| WHAT IS REQUIRED |
In the entries that follow, find the line containing "Der Höhenbach im Ortsbereich von Holzgau." and the line containing "Potsdam in Brandenburg.", then copy exactly everything from the first through the second except the pictures.

| DATA LISTING |
■ ■ ■ ■ ■ ■ ■

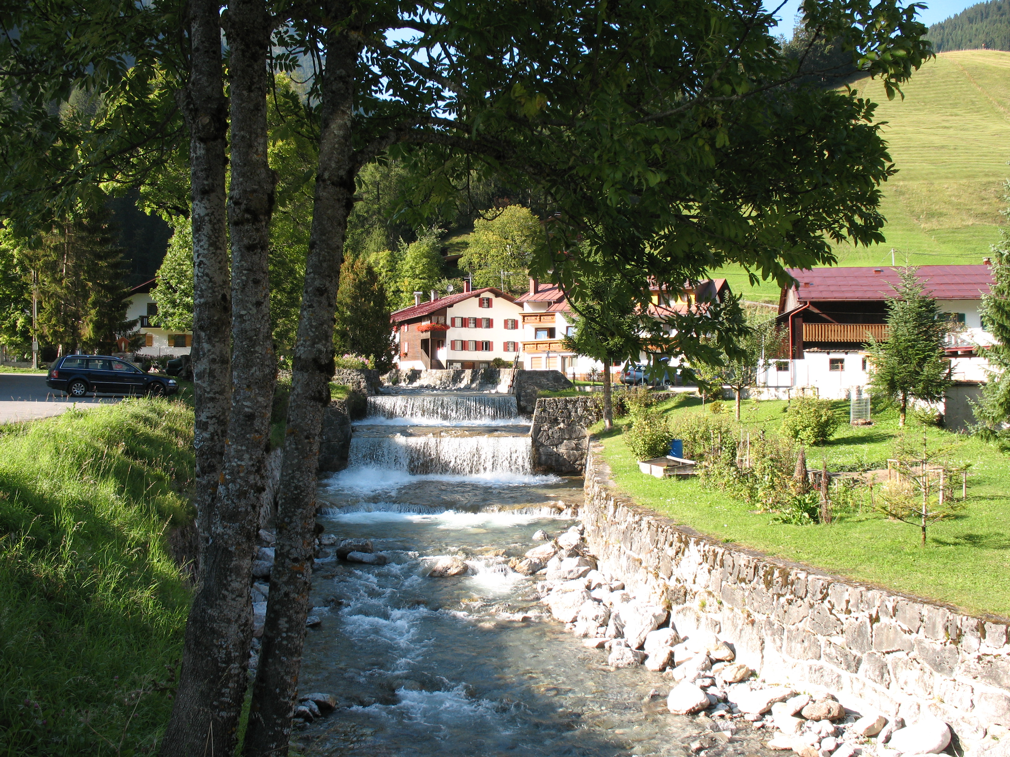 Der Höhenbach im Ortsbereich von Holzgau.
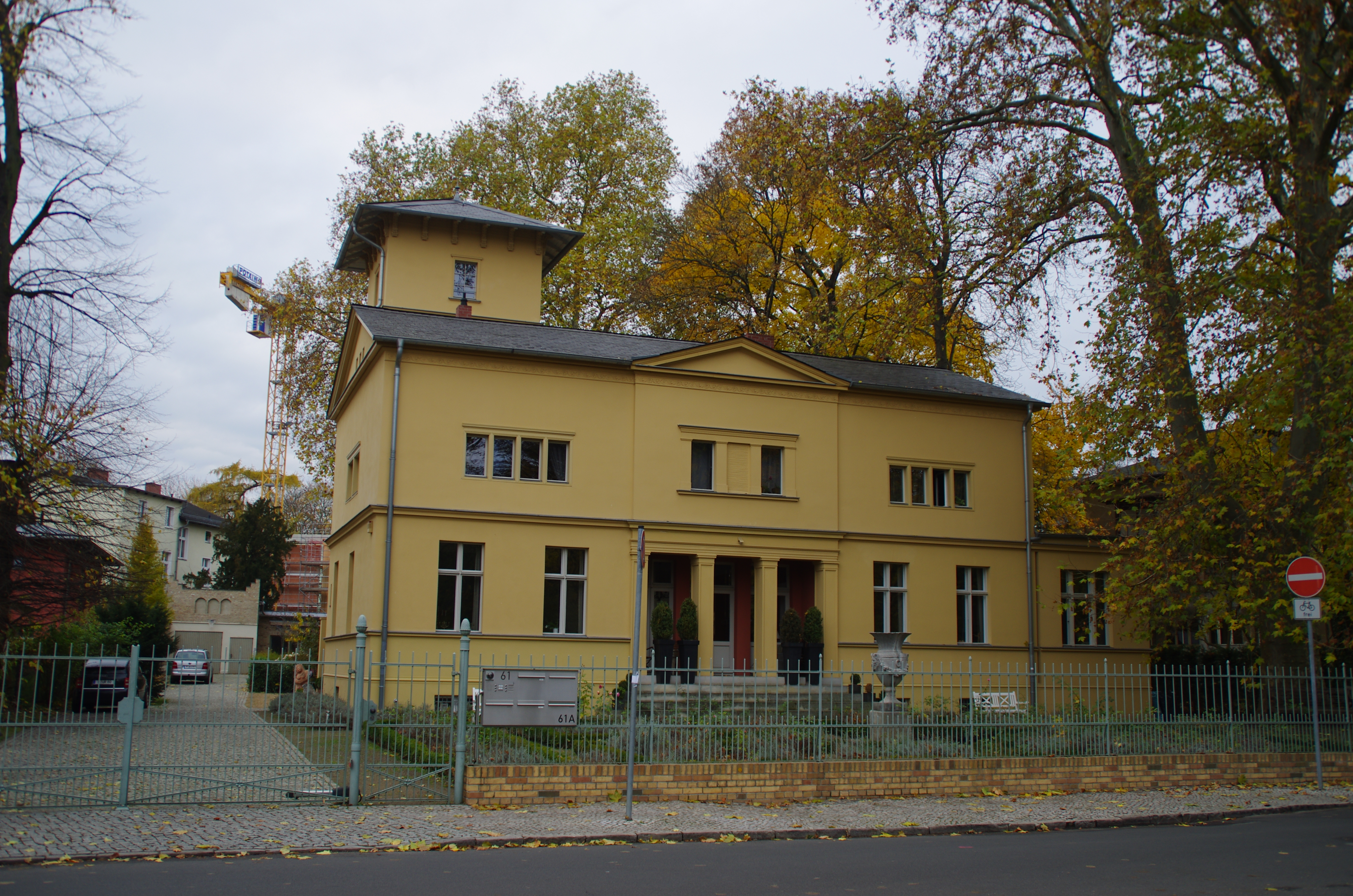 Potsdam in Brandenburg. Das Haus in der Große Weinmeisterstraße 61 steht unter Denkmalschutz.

■ ■ ■ ■ ■ ■ ■

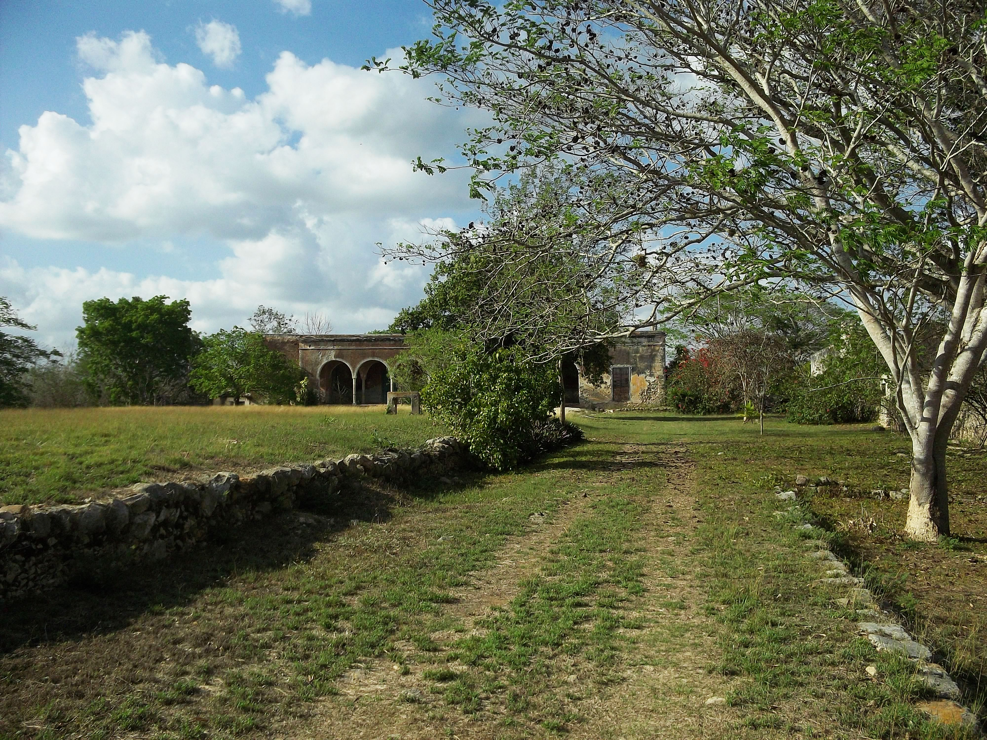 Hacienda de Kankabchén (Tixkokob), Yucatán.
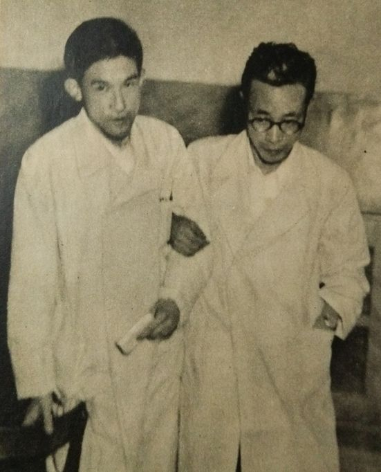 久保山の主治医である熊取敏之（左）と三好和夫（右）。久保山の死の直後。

■ ■ ■ ■ ■ ■ ■

| EXERCISE RESULT |
 Der Höhenbach im Ortsbereich von Holzgau.
 Potsdam in Brandenburg. Das Haus in der Große Weinmeisterstraße 61 steht unter Denkmalschutz.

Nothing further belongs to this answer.